Авторский блог Михаил Максуров 22:50 15 февраля 2019

"Завод" Быкова. Без теории - нам смерть!

Пока человек продолжает эксплуатироваться человеком, духовность будет оставаться схоластической химерой в руках буржуазии. 

Современная кинокритика, споткнувшись о феномен Быкова, должна признать свою несостоятельность. Быков в одном из интервью говорит - он не стал «своим» для нашей либеральной «интеллигенции», равно как и для «патриотичных» консерваторов. Виной тому - наша буржуазная критика, которая восхваляет только своих. Виной тому - наша патриотическая критика, которую либеральная сладкая болтовня дезориентировала в пространстве. Эта критика, - ни та, ни другая, - не имеет права называться критикой, если не умеет объяснить Быкову его феномен и преподать этот феномен зрителю.

Но можно ли опрокидывать нашу критику за её недостатки, если мы понимаем, что эта критика - лишь подвид общественного дискурса, и наследует все его недостатки? Можно, и нужно! Ведь хорошая критика прежде всего даёт чистый взгляд на кино. Кино, будучи подгоняемым такой критикой, будет верно отражать реальность, будет формировать таким образом адекватный общественный дискурс. Но всё это ни к чему, если мы станем замалчивать проблемы в критическом цехе, где на смену вдумчивым аналитикам, интересующимся прежде всего самой жизнью, приходят фанфароны, интересующиеся прежде всего собой, своим слогом и бестолковой начитанностью. Иные среди них утверждают, что любят не только себя, но и кино; но если вычесть из этой любви интерес к обществу в его живом развитии, к законам этого развития, такую любовь следует обличить как некрофилию, сопровождаемую бесстыдным интеллектуальным онанизмом.

Рассматривать «Завод» как жанровое кино, уличая режиссёра в жанровом непрофессионализме - означает не понимать самую сущность профессии кинематографиста. Не замечается то, что показывает Быков, обмусоливается лишь то, как он это делает. Очевидно, что обсуждать второе, то есть форму, бессмысленно без понимания первого, то есть предмета. Предметом кино является сама жизнь и конкретно - человек, но вместо этого в центр обсуждения ставится даже не профессионализм Быкова (ибо он заключается в раскрытии предмета, к которому профессионализм применён), но лишь пустое самолюбование критика, который с высоты своей профессиональной образованности объясняет нам почему он понимает в кино больше, чем режиссёр Быков.
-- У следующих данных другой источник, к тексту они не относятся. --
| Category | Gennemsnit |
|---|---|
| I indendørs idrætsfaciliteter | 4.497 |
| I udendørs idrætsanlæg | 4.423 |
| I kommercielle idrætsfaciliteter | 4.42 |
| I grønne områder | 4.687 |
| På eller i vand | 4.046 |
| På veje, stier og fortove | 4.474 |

Рассматривать работу Быкова следует с позиции предмета, поэтому если критика фильма «Завод» не затрагивает понятия классовой борьбы, и не объясняет зрителю каким образом Быков это понятие раскрывает - это не критика по существу.
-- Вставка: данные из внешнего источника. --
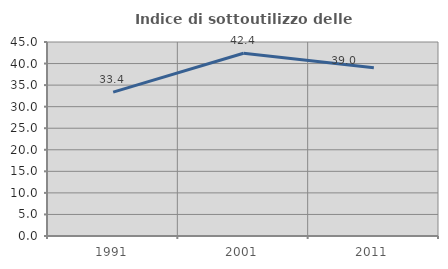
| Category | Indice di sottoutilizzo delle abitazioni  |
|---|---|
| 1991.0 | 33.379 |
| 2001.0 | 42.383 |
| 2011.0 | 39.028 |

Ключевой конфликт фильма «Завод» состоит в том положении рабочего класса, при котором он не имеет реальной возможности законным путём защищать свои экономические интересы. Если не понять, что именно этот конфликт в фильме является основным, только тогда и могут возникнуть нелепые обвинения в адрес Быкова, полагающие его авторский взгляд узким и «неживым». Современная буржуазия настолько преуспела в замыливании экономического базиса социальных потрясений, что первоочередной задачей искусства становится выявление этого базиса, чёткое его очерчивание в общественном сознании путём драматургического преувеличения. В то время как консервативная интеллигенция вопит о кризисе духовности, а либеральная - о разложении образования, истинная причина и того и другого замалчивается, а точнее упоминается лишь тогда, когда мелкая буржуазия начинает публично завидовать успехам крупной.

И действительно, приняв экономический базис за основу, мы, следуя за режиссёром, находим в его фильме развёрнутую систему тезисов и антитезисов, лаконично и последовательно приводящих к пониманию текущего положения дел в нашей стране и других буржуазных государствах. В начале фильма рабочие обсуждают свои перспективы после закрытия завода, и обнаруживается их полная зависимость от возможности продавать свою рабочую силу. Эта зависимость усугубляется конкуренцией с другими рабочими, которые вынуждены бороться за рабочие места. Такое положение дел не изменилось со времён Маркса, и это именно то положение, которое фактически ничем не отличается от рабского, помимо того, что раб продаётся лишь однажды и не конкурирует при этом с другими рабами. Рабочий же вынужден продавать себя постоянно, при этом ведя конкурентную борьбу с друг с другом.

Рабочие решаются на открытое восстание, и их организация показательна. Это не криминальная сцена в духе Тарантино, как пытаются обыграть свою политэкономическую безграмотность наши кинокритики, это чёткий и правдивый образ психологии масс. Масса рабочих, представленная в виде небольшого коллектива, ещё не обладает классовым сознанием, но будучи поставленной в тяжёлые условия, начинает видеть необходимость в защите своих интересов, прежде всего экономических. Таким образом, Седому удаётся организовать рабочих на борьбу.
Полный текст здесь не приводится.